The substantial number of N-factors and depth factors present in the literature underscores the ongoing efforts to refine bearing capacity equations. Upon examining the classical methods and various methods included in design standards, the following observations can be made:

• While Vesic’s original method demonstrates commendable accuracy and consistency across various conditions, it underscores an inherent need for adaptive approaches that further refine predictive capabilities, especially in soil conditions and footing scenarios not covered by traditional methods.

• Terzaghi’s method, although providing a solid foundation for bearing capacity predictions, lacks the depth factor integration for varying soil conditions and footing types.

• The observed variability in Meyerhof’s original method and the limitations in Hansen’s original method serve as clear indicators that despite the strengths of classical methods, there is a pressing need for refined approaches that can provide more accurate, consistent, and reliable predictions.

• Design Standards Methods (EN1997:2004, GEO, AASHTO, FHWA, and API) generally show challenges with accuracy and consistency. Vesic’s original method typically offers better outcomes in these aspects.

• IS6403 method shows considerable variability in its performance, with potential misalignments in predictive fit under rigid footing conditions.

• The superior performance of EN1997:2023 compared to existing methodologies and standards illustrates the substantial advantages that can be achieved with methodological enhancements.

From this study, it becomes clear that incorporating a unified depth factor into the classical methods of Terzaghi, Meyerhof, Vesic, and Hansen significantly enhances the utility and accuracy of these traditional models.
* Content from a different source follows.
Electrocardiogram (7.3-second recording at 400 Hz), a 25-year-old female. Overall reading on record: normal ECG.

Instead of depending on the specific depth factors originally associated with each method, the use of a single, unified depth factor, applicable under various conditions and across all methods, represents a substantial advancement. This innovation achieves compatibility with both flexible and rigid footings and adeptly handles both associated and non-associated flow rules (\(\psi =\varphi\) and \(\psi =0\)), thereby streamlining the application of bearing capacity equations without sacrificing accuracy.
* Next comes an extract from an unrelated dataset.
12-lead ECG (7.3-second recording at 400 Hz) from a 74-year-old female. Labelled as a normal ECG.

Key enhancements and insights from the present study include:

• Universal depth factor efficiency: The introduction of a universal depth factor remarkably improves the application of bearing capacity equations, offering a more efficient solution. This approach effectively mitigates potential inaccuracies that may arise from the oversimplifications inherent in classical methods or from modeling errors.

• Enhanced prediction accuracy: Utilizing a unified depth factor greatly enhances the accuracy of bearing capacity predictions across various footing types and soil conditions. Its consistency with finite element analysis outcomes highlights the factor’s capability in correcting inaccuracies related to embedment depth and failure mechanism assumptions.

• Streamlining engineering practices: Implementing a single depth factor simplifies foundation design processes, offering a more direct and accurate method for bearing capacity estimation.

• Validation through finite element analysis: The effectiveness of this approach is corroborated by thorough comparisons with finite element analysis results, demonstrating its robustness and reliability under diverse conditions.

These enhancements highlight the significant advantages of applying a unified depth factor to classical bearing capacity methods. This approach not only simplifies the methodology but also ensures a high degree of accuracy and practical applicability.